Life is good. I'm feeling good.

<3

Love the love the love love love.

--Beth

Monday, January 25, 2010

The battle of the bulge. :)

Like my title? My dad told me that one. (LMAO.) Exciting news: my dad is starting a blog of his own! He was inspired by the fact that I started one, and so he decided to kick it into gear, too. If you would like to read his, it's located here:

www.sixninetwelvethree.blogspot.com

So that is my shameless plug for him. I'm really proud that he's trying to do something good for himself. It's also encouraging to be doing this not only with Chris, but with my dad. So good.

Anyway. This week I did really well eating healthy. I was eating salads and well rounded meals, and I didn't eat before bed. Then Friday I hit the road for my gigs. I had two this weekend, one in western MA and the other in CT. They both went pretty well, but I was surrounded by friends (which might make me eat less in some circumstances) and stayed out late at diners and such. I even stopped at Wendy's for a meal on my way back up to Boston (erg). The other thing to keep in mind is that I only made it to the gym twice this week. Both were yoga classes, and those aren't as strenuous or sweaty as some of the other things I could have been doing. The point is, I'm going to try try again.
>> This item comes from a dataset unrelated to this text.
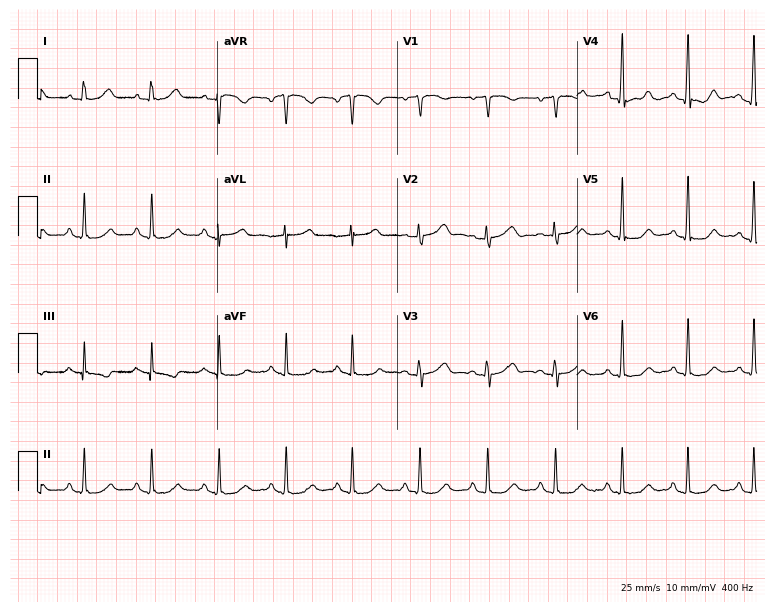
12-lead ECG from a female, 70 years old. Labelled as a normal ECG.

Last night I bought myself a couple of things at target for the upcoming semester. (It starts today! My very first class is at 2.) While I was there I also bought myself an iron gym (hahaha) and Jillian Michael's book entitled "Making the Cut". I was inspired by the dedication: TO THE INNER BADASS LIVING INSIDE US ALL. (hehe.) So I started reading the book last night, and realized that it may not be the book for me. Here's the reason: Ultimately, I may want to lose more than 20 pounds, and this book seems to be mostly for people who are just trying to shed a few and do some toning. But, rather than waste $11, I'm going to keep reading and take what I can from it. She has another book that I may buy tonight at the COOP before work, and it seems to be more my speed. It's entitled "Losing to Gain", and it's for people who are really looking to make a lifestyle change. If I look at that book and I think that maybe I can make due with this one instead, I'll stick it out.
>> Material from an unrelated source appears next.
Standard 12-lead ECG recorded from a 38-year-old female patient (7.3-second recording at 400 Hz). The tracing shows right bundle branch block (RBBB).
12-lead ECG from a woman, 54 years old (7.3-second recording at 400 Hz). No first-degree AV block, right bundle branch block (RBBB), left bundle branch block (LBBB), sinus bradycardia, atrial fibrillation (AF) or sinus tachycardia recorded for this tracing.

In other news, I switched on the BMI calculator (just to see). They categorized me as obese? I'm not sure if that's the word I'd use to describe myself, so I'm just trying to ignore that. (Hahaha.) I know that I'm overweight, but definitely not obese. Some things are just not meant to be done. I think there are some diet tools that don't promote good. The BMI thing made me sad more than anything. I've realized as I've started this project that weighing myself every week isn't an option. It's too depressing for me. Instead, I will start to weigh myself every other week. I don't know that I'll post about it, because the number is not necessarily something I want public...I'd rather talk about the changes that are eventually getting me to the number.

This is what today looks like: Peanut butter toast for breakfast (1 slice), workout at noon (total body conditioning), shower, class, some kind of healthy snack, salad before work, WORK. It's gonna be great.

Signing out as we all fight the battle of the bulge,

--Beth

Monday, January 18, 2010

self-care

It's been hard the last few days. I won't lie. I play this little game with myself: I tell myself, "Self, it's ok. It's the weekend. Eat whatever you want! Give yourself a break!" But then "ok it's the weekend" turns into "ok it's monday" which turns into "who cares". I am only 21, but what if I wake up when I'm 30 and I've gained 100 pounds over the course of 9 years? These are the things that scare me when I watch "Biggest Loser". A lot of those people were once average weight. Now they're in danger of having a heart attack.

I bought a thing of Breyer's rocky road (which is a huge weakness) and stuck it in my refrigerator and have been chipping away at it since Friday. Those are huge tubs of ice cream! I did not ration it out well. I've been doing well going to the gym, but eating is still a problem.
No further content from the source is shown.